Denmark's Letters
The digitiation of Denmarks Letters makes it possible to search across publications of letters. You can find letters from the same sender across all publications, for example.
Photo: Ophav ukendt
The material behind the dataset
The collection Denmark's Letters contains digitisations of a large number of printed letter publications from the library's collections, published over a number of years by many different publishers. Senders and recipients are often leading and powerful people with an impact on Danish political and cultural history. There are currently over 13,000 letters from the 16th century to 1937. The collection as a whole contains over 70,000 letters, which are continuously released as the copyright on the letter publications expires.

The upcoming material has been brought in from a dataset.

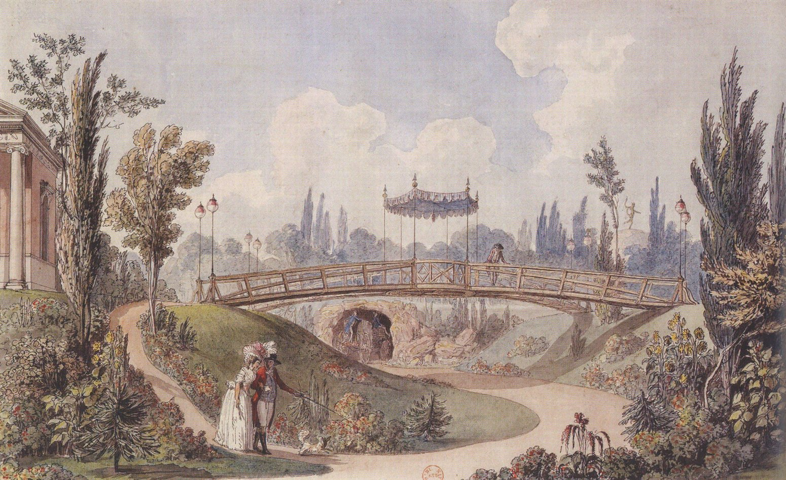 François-Joseph Bélanger (1744–1818): Garten von Pierre-Augustin Caron de Beaumarchais (1732–1799). Beaumarchais baute 1788 ein prächtiges dreistöckiges Haus mit einem ummauerten, von Bélanger gestalteten Park. Das Anwesen erstreckte sich vom Boulevard Saint-Antoine bis zur parallel verlaufenden rue Amelot. Von hier aus konnte Beaumarchais 1789 den Sturm auf die Bastille beobachten. Auf seinen Wunsch hin wurde er im Garten begraben. Das Anwesen musste 1818 dem Canal Saint-Martin weichen. Bibliothèque nationale de France.

The digitisations make it possible to search across letter publications. For example, you can find letters from the same sender, even if the letters have not been printed in the same publication. It is also possible to do a full-text search to investigate whether a sender uses certain words or phrases. And finally, Denmark's Letters has made it easier to use the library's many letter publications, regardless of where in the world you are located.
Search and view the digitised letters.
About the dataset
The dataset consists of:
- A folder with the xml files containing the approximately 13,000+ letters described above.
- A .txt file containing a Danish stopword list with stopwords from the 18th, 19th and 20th centuries.
- A .csv file containing the letter text and associated bibliographic metadata. The letter text is in two columns. In one (raw_text), the text appears raw as extracted from the xml file. In the other (text_st), the text is stripped of tabs, newlines, and hyphens, and spaces are inserted before common grammatical characters such as periods, commas, and exclamation marks.
Metadata has been attempted to be harmonised, and the harmonised data has been inserted into new columns. In the harmonisation, for example, names and places have been standardised as far as possible, which means that if a letter states that it was sent from either Christiania, Kristiania or Oslo, then the standardised column will state that it was sent from Oslo. The most important metadata fields consist of sender (sender_st), recipient (recipiant_st) and year (year_st).
The dataset can be used for statistics and plotting of sender and recipient networks, for example. It can also select a cohort of specific historical figures, for example certain women, or certain professions, for example soldiers, and examine the textual content of their letters. Studies of semantic fields and emotions would also be a possibility. Finally, there is also the possibility of examining the geographical entities of the letters and conducting spatial analyses.
The dataset is free of copyright.
The creation of the dataset
The dataset was created based on the data that also underlies the access solution. As a starting point, metadata originates from the original printed letter publications. Digitisation and metadata were carried out by Royal Danish Library. In connection with the digitisation, some metadata from the letter publications has been harmonised to simplify the search. In some cases, this harmonisation has resulted in new metadata. The publishing principles for the individual letter publications may differ, as the works have been published over a long period of years and by many different publishers of letters.
The character recognition for the printed letters is around 99%, which means that there will be some errors in the digital text. The character recognition is also slightly lower for certain foreign languages and for texts printed in fraktur (Gothic letters).